Under the right conditions, however, dark matter can be coaxed to interact with either itself or with normal matter, dependent on its nature. If dark matter is made up of WIMPs (weakly interacting massive particles), then it has an annihilation cross section with itself and a scattering cross section with protons and neutrons that may render it sensitive to detectors. If instead, it’s made up of very light, low-mass particles known as axions, it may couple to photons under the right conditions. One of the experiments designed to search for axions is known as ADMX: the axion dark matter experiment. In 1983, physicist Pierre Sikivie invented the axion haloscope, which takes advantage of the fact that the axion-photon coupling can be amplified, with the right parameters, inside an electromagnetic cavity. Twelve years later, ADMX grew out of that research, and scientists have been searching for the axion ever since using that method.

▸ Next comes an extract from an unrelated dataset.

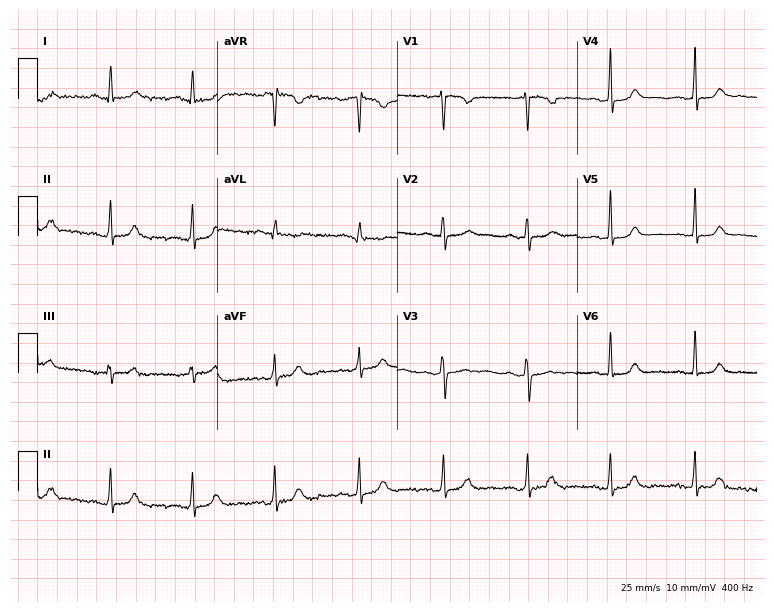
12-lead ECG from a female patient, 35 years old. Recorded interpretation: within normal limits.

To date, unfortunately, searches have come up empty. It’s possible that axions do not exist or, if they do, are not the dark matter, but it’s also possible that they simply exist with different parameters than what ADMX is sensitive to. It’s possible that a different electromagnetic cavity, with different properties, would enable interactions with axions. It’s possible that photon-axion interactions could take place, and that a cavity with the right properties could cause photons to scatter off of axions in a preferred direction. It might not seem likely, but it is conceivable that the EMdrive is such a cavity.